Thus, MPI_Send in standard mode is non-local in the sense that sending in standard mode can be started regardless of whether the corresponding reception was published, and its successful completion may depend on the appearance of a matching reception (due to the fact that it the implementation depends on whether the message is buffered or not).
The syntax for standard sending is below:
int MPI_Send(const void *buf, int count, MPI_Datatype datatype, int dest, int tag, MPI_Comm comm)
2. Buffered mode
As in standard mode, sending in buffered mode can be started regardless of the fact that the sending of the corresponding receipt was sent, and the sending can be completed before the corresponding reception is published. However, the main difference is that if the sending is monitored and the corresponding response is not published, the outgoing message should be buffered. Please note that if a corresponding receive has been published, buffered sending may successfully meet the processor that started receiving, but if there is no receiving, sending in buffered mode should buffer the outgoing message to allow the sending to complete. In general, buffered sending is local . The distribution of the buffer in this case is determined by the user, and in case of insufficient space in the buffer, an error occurs.
The syntax for the send buffer is:
int MPI_Bsend(const void *buf, int count, MPI_Datatype datatype, int dest, int tag, MPI_Comm comm)
3. Synchronous mode
In synchronous sending mode, sending can be started regardless of whether the corresponding reception has been published. However, the sending will be successfully completed only if the corresponding sending was published, and the recipient began to receive a message sent by synchronous sending. The completion of synchronous sending indicates not only that the buffer in the sending can be reused, but also the fact that the receiving process began to receive data. If both sending and receiving are blocked, then the connection does not end at either end, until the connecting processor approaches.

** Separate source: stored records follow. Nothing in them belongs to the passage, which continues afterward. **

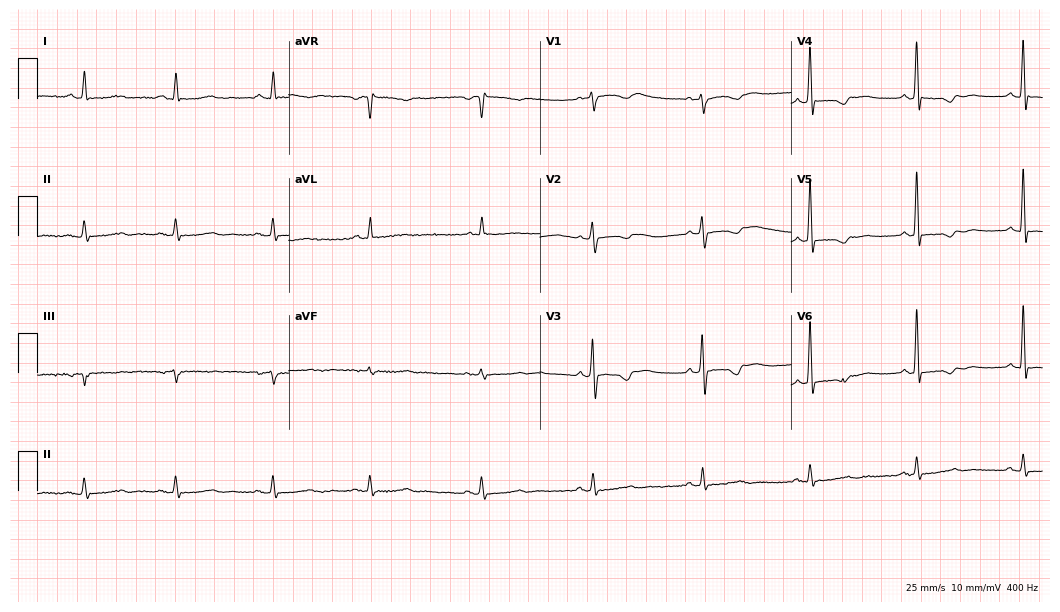
Electrocardiogram (10.2-second recording at 400 Hz), an 80-year-old female. Of the six screened findings (first-degree AV block, right bundle branch block, left bundle branch block, sinus bradycardia, atrial fibrillation, sinus tachycardia), none is recorded. Findings outside these six are not listed.
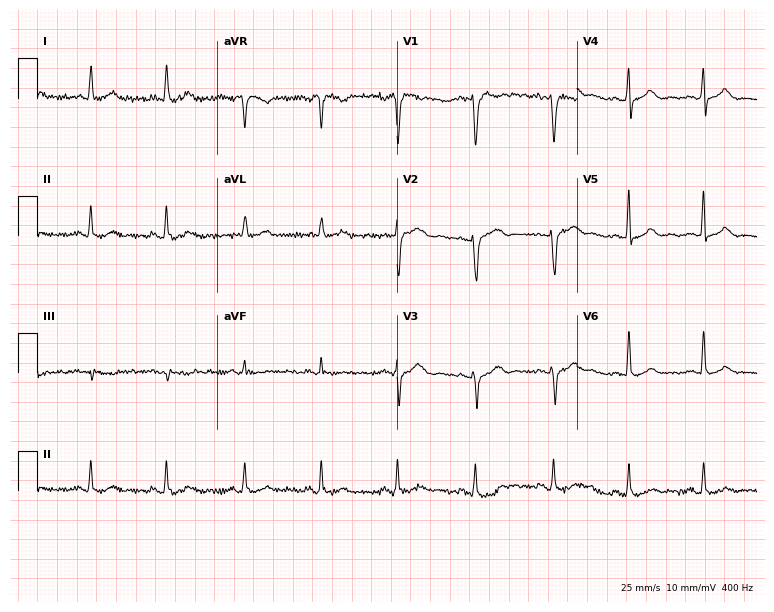
ECG — a 48-year-old female patient. Labelled as a normal ECG.
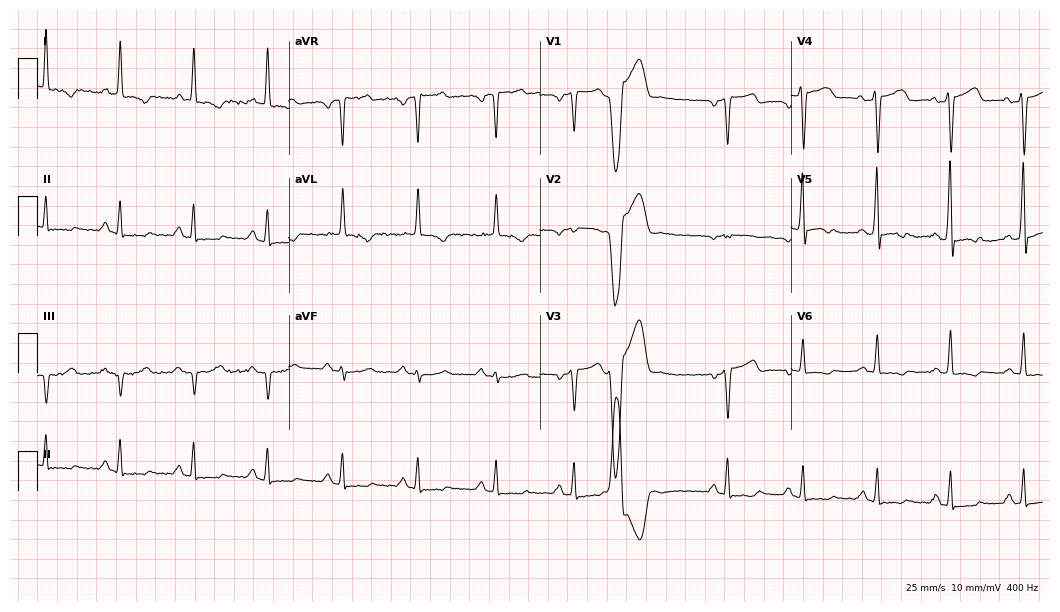
12-lead ECG (10.2-second recording at 400 Hz) from a man, 40 years old. Screened for six findings — first-degree AV block, right bundle branch block, left bundle branch block, sinus bradycardia, atrial fibrillation, sinus tachycardia — none is recorded. Other findings, if any, are not listed.
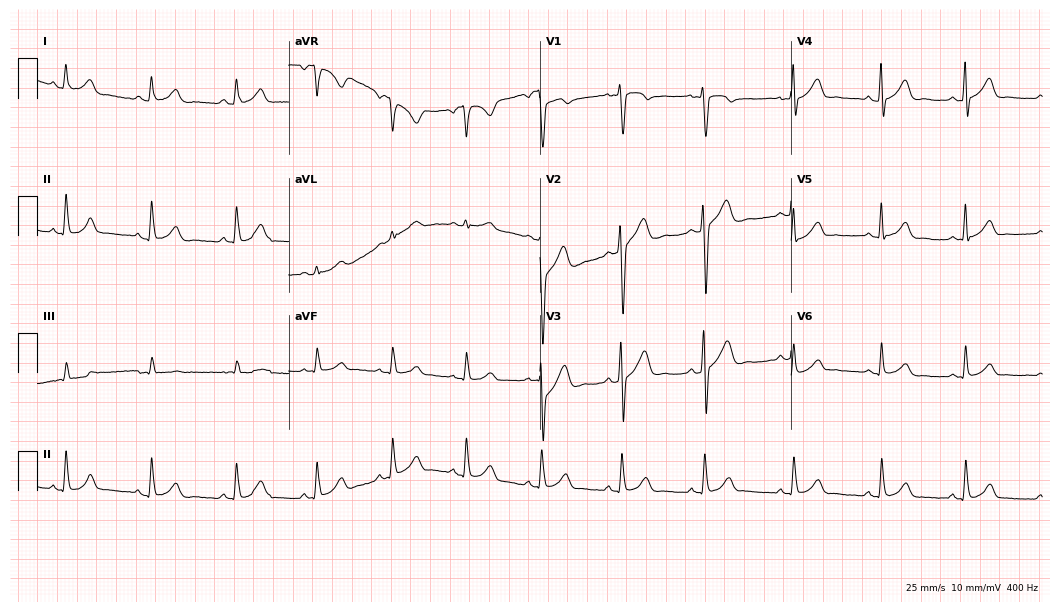
ECG — a 23-year-old male. Labelled as a normal ECG.

The syntax for synchronous sending is:
int MPI_Ssend(const void *buf, int count, MPI_Datatype datatype, int dest, int tag, MPI_Comm comm)
4. Ready mode
Unlike the previous three modes, sending in ready mode can only be started if the corresponding reception has already been published. The completion of sending does not say anything about the corresponding receipt, but simply says that the send buffer can be reused. A dispatch using the ready mode has the same semantics as the standard mode, or synchronous mode with additional information about the corresponding reception. The correct program with a ready communication mode can be replaced by synchronous or standard sending without affecting the result, except for the difference in performance.

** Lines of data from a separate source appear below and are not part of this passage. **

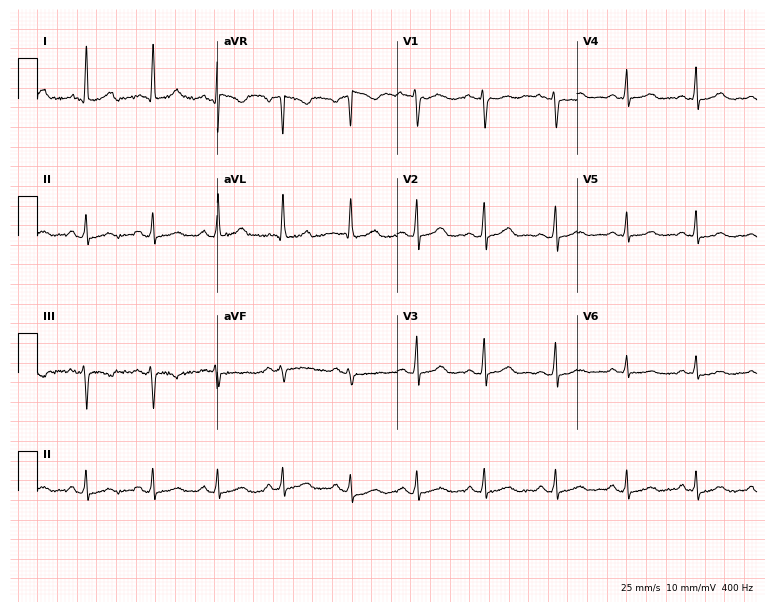
ECG — a 48-year-old female. Labelled as a normal ECG.
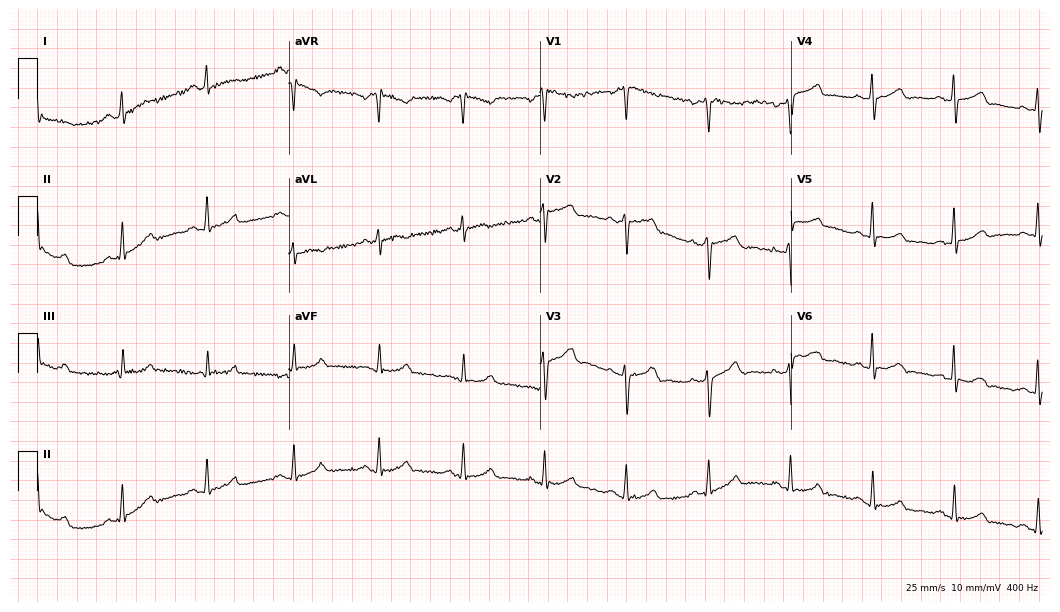
Resting 12-lead electrocardiogram. Patient: a 41-year-old female. None of these six findings is recorded: first-degree AV block, right bundle branch block, left bundle branch block, sinus bradycardia, atrial fibrillation, sinus tachycardia. Findings outside these six are not listed.
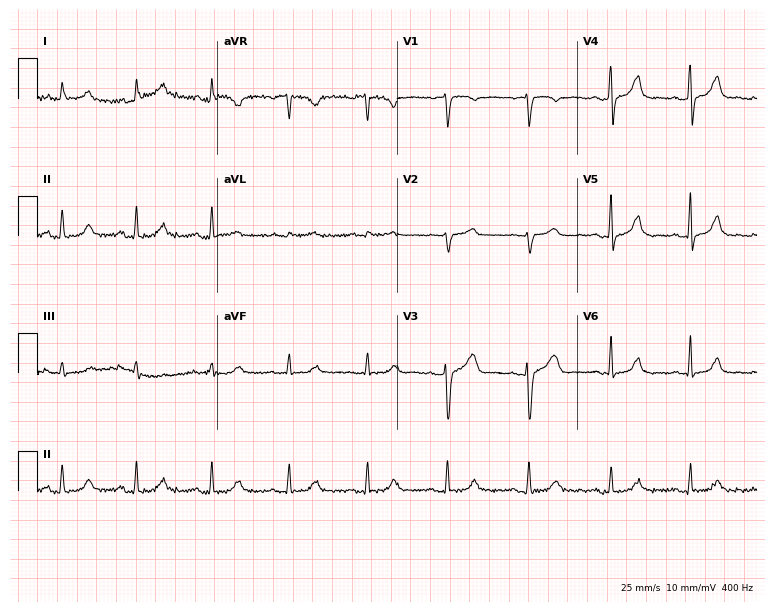
12-lead ECG from a 46-year-old female patient. Recorded interpretation: within normal limits.

The syntax for the finished send is:
int MPI_Rsend(const void *buf, int count, MPI_Datatype datatype, int dest, int tag, MPI_Comm comm)

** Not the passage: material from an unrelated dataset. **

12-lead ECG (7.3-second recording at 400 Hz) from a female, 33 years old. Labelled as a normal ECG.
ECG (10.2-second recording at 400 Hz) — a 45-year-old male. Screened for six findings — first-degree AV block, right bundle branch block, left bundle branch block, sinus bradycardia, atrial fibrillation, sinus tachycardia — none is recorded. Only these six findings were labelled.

After going through all 4 sending locks, they may seem fundamentally different, but depending on the implementation, the semantics of one mode may be similar to another.
For example, MPI_Send is generally a blocking mode, but depending on the implementation, if the message size is not too large, MPI_Send will copy the outgoing message from the send buffer to the system buffer ("which in most cases takes place in a modern system) and will return immediately. Let's look at the example below:
//assume there are 4 processors numbered from 0 to 3 if(rank==0){ tag=2; MPI_Send(&send_buff1, 1, MPI_DOUBLE, 1, tag, MPI_COMM_WORLD); MPI_Send(&send_buff2, 1, MPI_DOUBLE, 2, tag, MPI_COMM_WORLD); MPI_Recv(&recv_buff1, MPI_FLOAT, 3, 5, MPI_COMM_WORLD); MPI_Recv(&recv_buff2, MPI_INT, 1, 10, MPI_COMM_WORLD); } else if(rank==1){ tag = 10; //receive statement missing, nothing received from proc 0 MPI_Send(&send_buff3, 1, MPI_INT, 0, tag, MPI_COMM_WORLD); MPI_Send(&send_buff3, 1, MPI_INT, 3, tag, MPI_COMM_WORLD); } else if(rank==2){ MPI_Recv(&recv_buff, 1, MPI_DOUBLE, 0, 2, MPI_COMM_WORLD); //do something with receive buffer } else{ //if rank == 3 MPI_Send(send_buff, 1, MPI_FLOAT, 0, 5, MPI_COMM_WORLD); MPI_Recv(recv_buff, 1, MPI_INT, 1, 10, MPI_COMM_WORLD); }
Let's see what happens at each level in the example above.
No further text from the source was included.